▶ WORK INSTRUCTION
Leaving out all pictures, copy the lines below exactly, from the line with "Canapé de madera de estilo moderno" to the last line, both ends included.

※

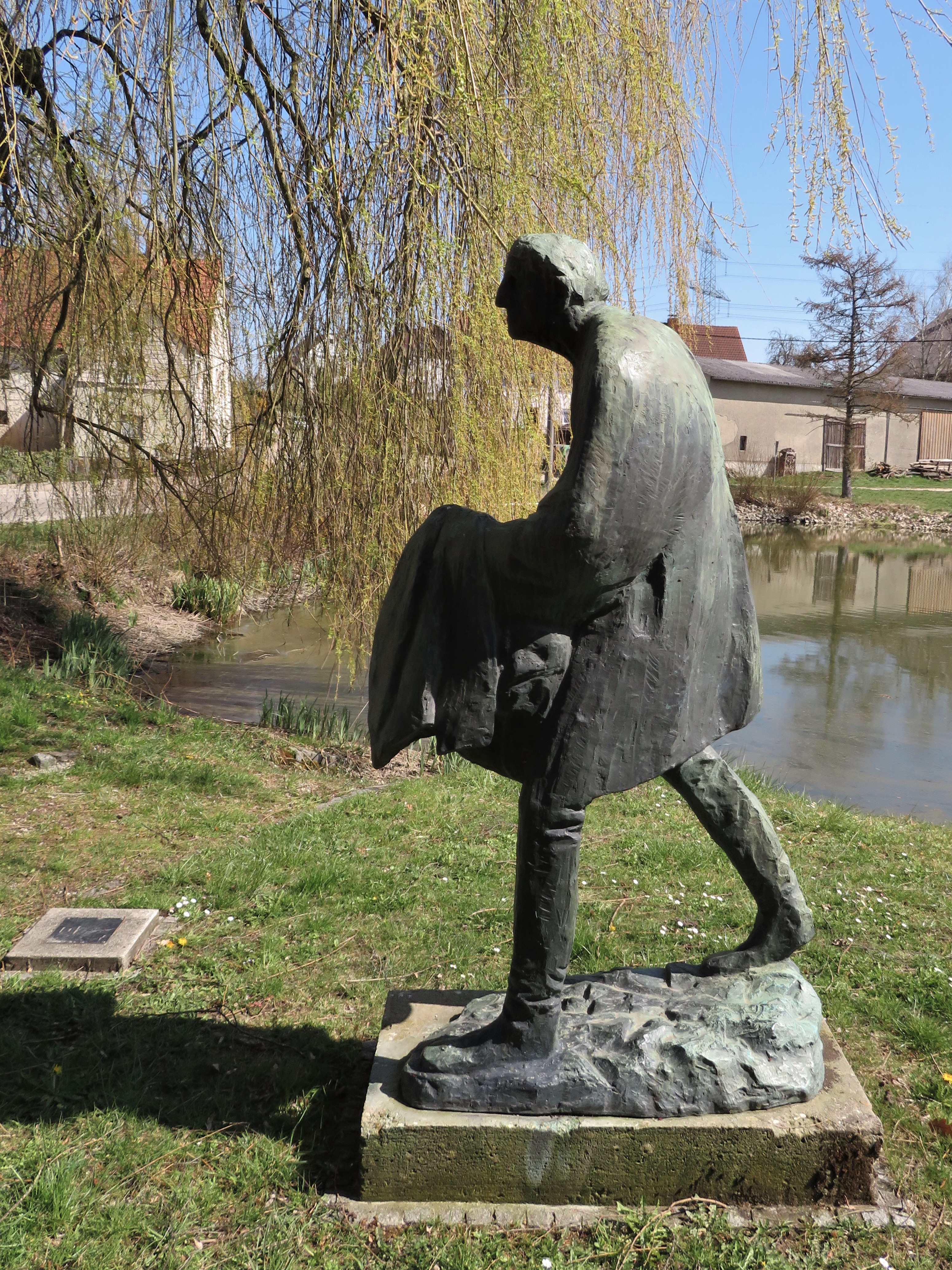 Bronzeskulptur Sämann aus dem Jahr 1957, geschaffen von dem Neu-Ulmer Bildhauer Hans Bühler; am Dorfteich Neu-Ulm/Hausen
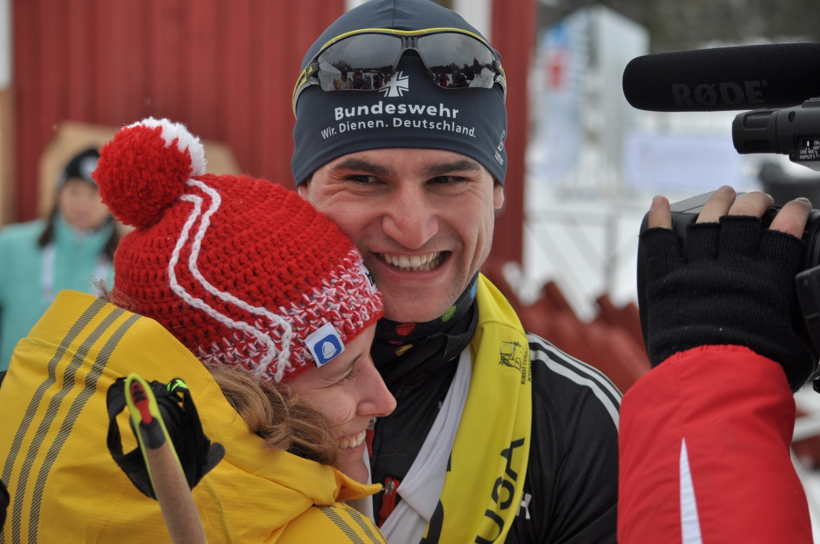 Florian Schillinger et Vivian Hösch après leurs médailles de bronze aux championnats du monde 2015 à Cable (USA)
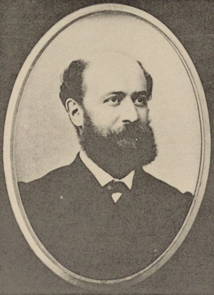 "Edmond Berlet, avocat, sénateur de Meurthe-et-Moselle, ancien sous-secrétaire d’État (1837-1886)".
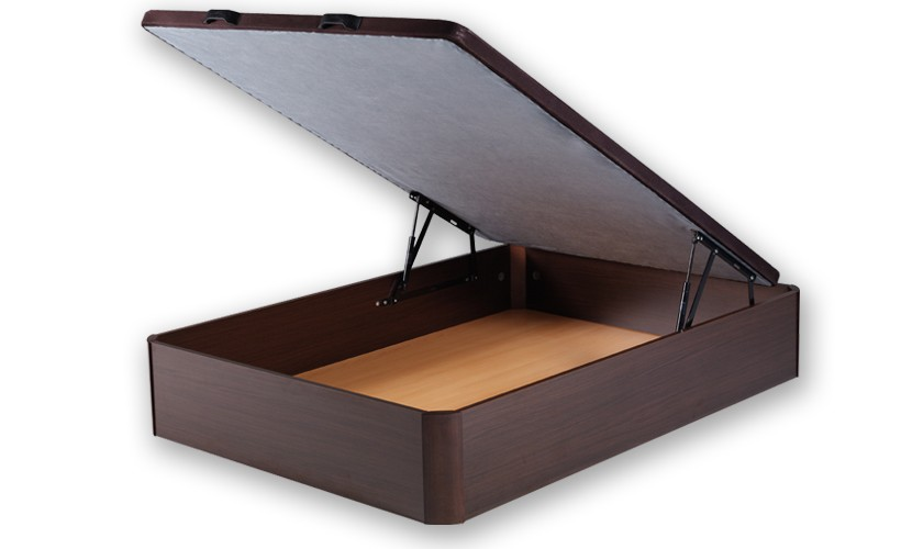 Canapé de madera de estilo moderno
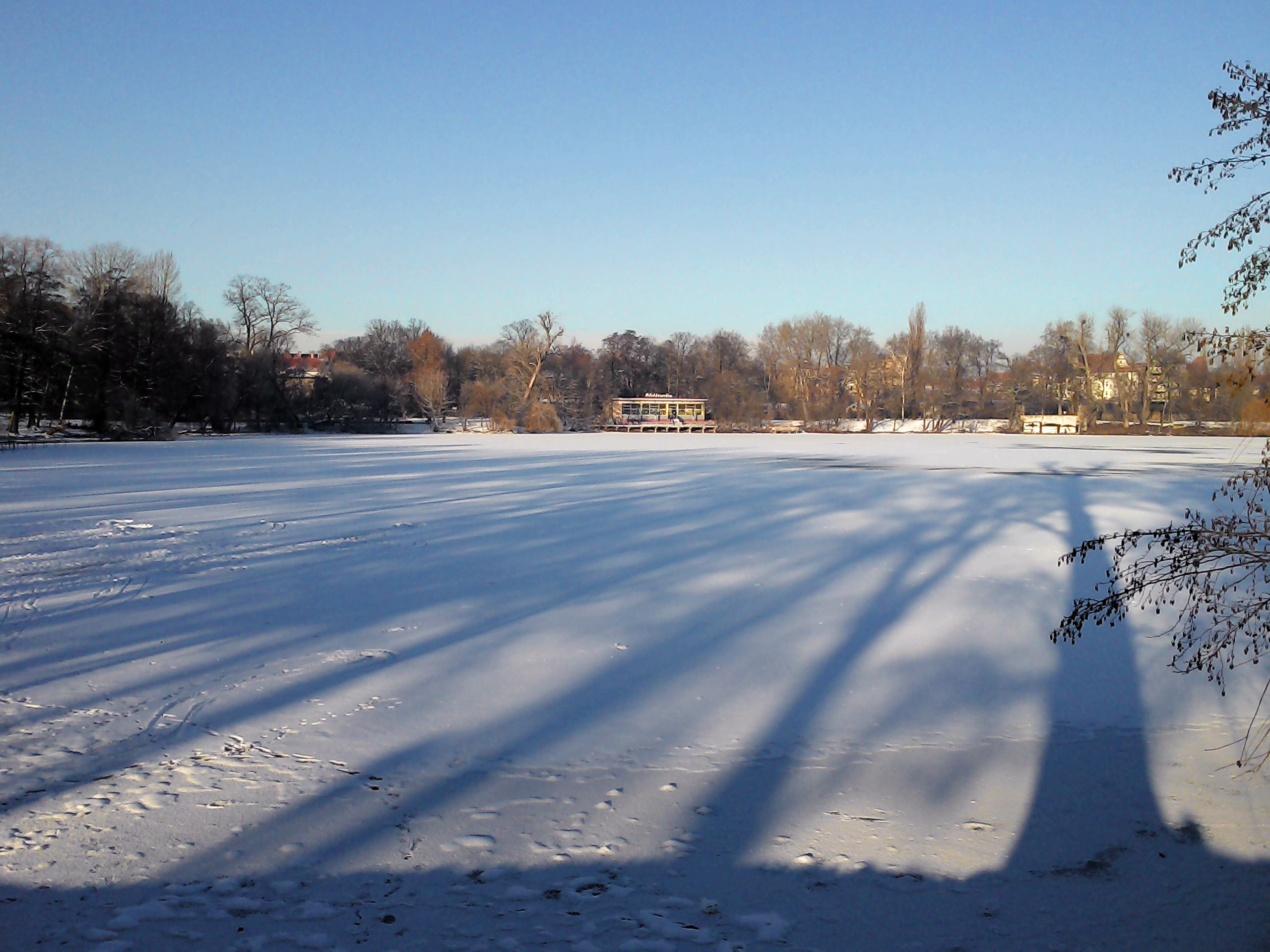 Der Weißensee in Berlin-Weißensee im Januar 2016.

※

▶ SOLVED EXERCISE
 Canapé de madera de estilo moderno
 Der Weißensee in Berlin-Weißensee im Januar 2016.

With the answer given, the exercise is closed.